Whitman, now the GOP nominee for governor, and Fiorina, the GOP nominee for senator, dispatched their nearest primary rivals by margins of better than 2 to 1. Each spent a queen's ransom to do so -- in Whitman's case, close to $80 million of her own money -- but both former CEOs have plenty left over to take on their Democratic opponents this fall: in Whitman's case, Jerry Brown, the once and, he hopes, future governor; in Fiorina's case, incumbent Sen. Barbara Boxer.
But California Republican primaries have a nasty habit of rendering their winners unelectable in November, and this year's contest looks like it will be no exception. To win, Whitman and Fiorina -- conventional conservative business Republicans both -- had to take positions so far to the right that their chances of winning a state in which Barack Obama commands a 59 percent approval rating are slim. During one debate with her Republican opponents, Fiorina affirmed the right of suspected terrorists on no-fly lists to buy guns, presumably lest the gods of the National Rifle Association strike her dead on the spot. At a campaign event at Los Angeles International Airport on Saturday, Boxer, never one to let a hanging curveball go unswatted, contrasted Fiorina's guns-to-terrorists stance with her own co-authorship of a law allowing pilots to carry guns in cockpits.
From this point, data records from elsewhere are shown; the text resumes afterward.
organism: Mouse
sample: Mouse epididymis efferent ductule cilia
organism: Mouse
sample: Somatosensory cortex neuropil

But the issue most damaging for Whitman and Fiorina is immigration. Pressed by their GOP primary opponents and the Republican electorate to endorse Arizona's draconian new law, Fiorina proclaimed her support for it while Whitman countered the charges from her right that she was soft on immigration by affirming that she was "100 percent against amnesty" and demanding a huge increase in border enforcement. To bolster her credibility, her ads featured former Republican governor Pete Wilson -- champion of 1994's Proposition 187, which would have denied all public services, including the right to attend primary and secondary schools, to illegal immigrants.
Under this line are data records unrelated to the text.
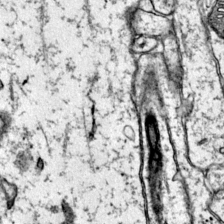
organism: Mouse
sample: Primary visual cortex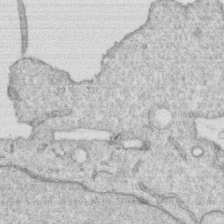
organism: Human
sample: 1205lu cells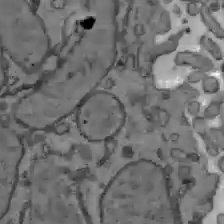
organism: C57BL Mouse
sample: Liver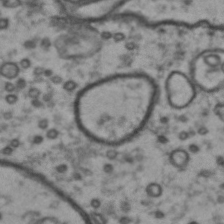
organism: Drosophila
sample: Brain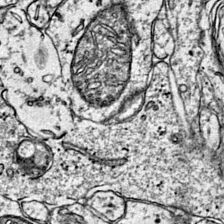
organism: Mouse
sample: Primary visual cortex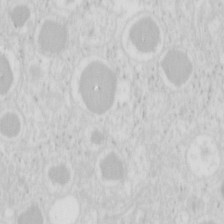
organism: Mouse
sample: Pancreas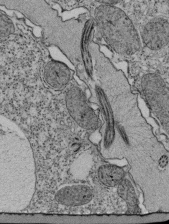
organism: Tetrahymena
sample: Cilia in tetrahymena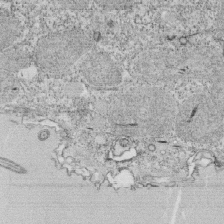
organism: Tetrahymena
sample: Cilia in tetrahymena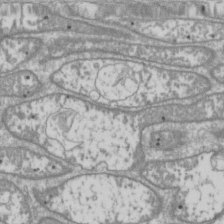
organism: Drosophila
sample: Cell division; meiosis; drosophila spermatocytes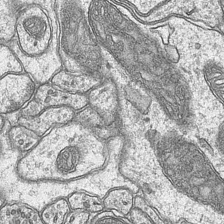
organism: Mouse
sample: CA1 Hippocampus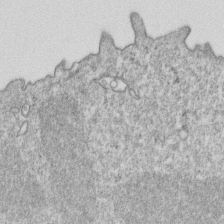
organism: Mouse
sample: Activated OT-1 CD8+ T cells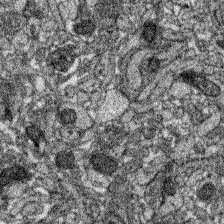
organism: Zebrafish
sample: Larval olfactory bulb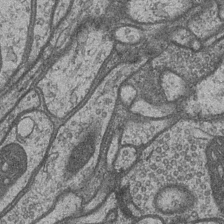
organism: Drosophila
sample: Optic medulla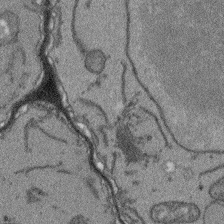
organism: Arabidopsis thaliana
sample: Root tip

Wilson won reelection in 1994 by backing 187, which the courts subsequently struck down. But his victory was probably the most pyrrhic in modern American politics. Threatened and enraged by 187, California's Latino immigrants began naturalizing, registering and voting in record numbers. Southern California's Latino-led labor movement -- the most energized and strategically savvy labor movement in the nation -- became particularly adept at turning out Latino voters for Democratic candidates and causes.
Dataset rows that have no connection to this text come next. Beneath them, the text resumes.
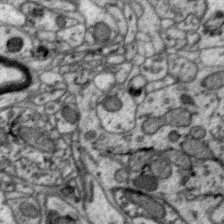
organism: Zebra finch
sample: Brain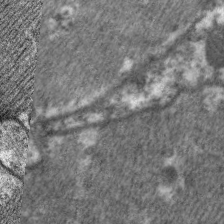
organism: C. elegans
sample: Pharynx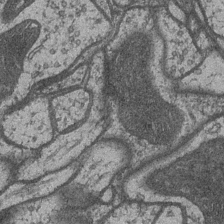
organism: Drosophila
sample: Optic medulla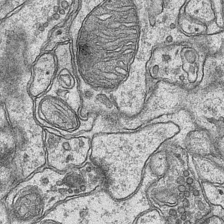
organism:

In the process, the California electorate has been transformed -- moving the state decisively into the Democratic column. In the 1994 election, according to the nonprofit William C. Velásquez Institute, which seeks to raise minorities' political and economic participation, Latinos counted for 11.4 percent of California voters. By 2008, they comprised 21.4 percent. And particularly when immigration is an issue, theirs is a heavily Democratic vote. "There's a whole generation of Latino voters who don't believe the Republicans look out for them," Maria Elena Durazo, who heads the Los Angeles County AFL-CIO, told me on Election Day. "We ran against Pete Wilson for years after he was out of office. And, voilà! He's back -- he's vouching for Whitman!" Labor will make sure the Latino community knows it. Already, the California Nurses Association is running an ad on Spanish-language radio that splices in a clip from a Whitman primary commercial in which she and Wilson discuss cracking down on immigration.
When your own primary ad is directed against you by your opponents in the general election, you have a fundamental problem. It's not just that Republican nativism pushes perhaps a fifth of the electorate into the Democratic column. It's that the state's Republicans are simply far to the right of the majority of Californians -- so much so that they do not have a majority of registered voters in any one of the state's 53 congressional districts.
There's a reason Arnold Schwarzenegger is the only Republican elected to a major statewide office in California since 1994 -- and it's not his celebrity status. It's because, when he was first elected governor, he did not have to run in and win a Republican primary: He was elected in a special recall election open to candidates and voters from all parties.
Whitman and Fiorina had no such luck. In winning their nominations, they said things deeply offensive to a fatally large swath of California voters. Their campaigns may be gold-plated, but they have ears of purest tin.